A iniciativa é uma colaboração entre a Feminista Revolusionária (FERA), o Movimentu Leitura ba Transformasaun Sosiál (Movimentu LETRAS) e o Kios Matenek, e inspira-se no legado de Rosa “Muki” Bonaparte e da Organização Popular de Mulheres Timorenses (OPMT), figuras da luta pela libertação nacional que defendiam a indissociabilidade entre a emancipação das mulheres e a independência do país.

Segundo os promotores, Timor-Leste carece atualmente de uma biblioteca nacional em funcionamento pleno, tem poucas livrarias e ainda menos espaços onde as mulheres possam reunir-se para aprender, refletir e organizar-se.

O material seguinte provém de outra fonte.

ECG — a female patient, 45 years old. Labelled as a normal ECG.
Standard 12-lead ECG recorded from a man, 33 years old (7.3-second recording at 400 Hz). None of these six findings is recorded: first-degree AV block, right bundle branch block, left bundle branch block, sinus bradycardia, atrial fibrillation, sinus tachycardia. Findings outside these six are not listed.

O projeto quer “estabelecer uma biblioteca feminista de base comunitária” que funcione como “um centro dinâmico de aprendizagem e comunidade” para mulheres e aliados em Timor-Leste.

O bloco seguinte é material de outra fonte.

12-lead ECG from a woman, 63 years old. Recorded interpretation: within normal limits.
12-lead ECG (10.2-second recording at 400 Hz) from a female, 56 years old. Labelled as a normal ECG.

A biblioteca será instalada no Kios Matenek, um café comunitário em Díli vocacionado para a inovação social, que os organizadores descrevem como um ambiente já criativo e propício à criação de “um espaço feminista público, mas seguro”.

Prevê um acervo inicial de cerca de 200 livros e publicações sobre feminismo, economia política, história timorense e as lutas das mulheres a nível global, além de mesas abertas para discussão, escrita criativa e estudo.

Entre os objetivos definidos pelos promotores contam-se a criação de uma biblioteca comunitária com acesso a literatura feminista e queer, o incentivo à leitura, escrita e ao diálogo crítico entre mulheres e jovens, a realização de workshops e sessões sobre teoria feminista e transformação social, o reforço da colaboração entre organizações de base, académicos e ativistas, e a promoção de escritoras e pensadoras timorenses através de exposições e sessões de leitura.

A campanha estima um custo total de cerca de 10 mil dólares, repartidos por seis rubricas: 4.000 dólares para obras de renovação do espaço e mobiliário, 2.000 dólares para a aquisição do acervo inicial de livros, 1.000 dólares para material diverso, decoração e equipamento, 500 dólares para comunicação, impressão e divulgação, 1.000 dólares para formação e coordenação de voluntários, e 1.000 dólares de contingência e manutenção.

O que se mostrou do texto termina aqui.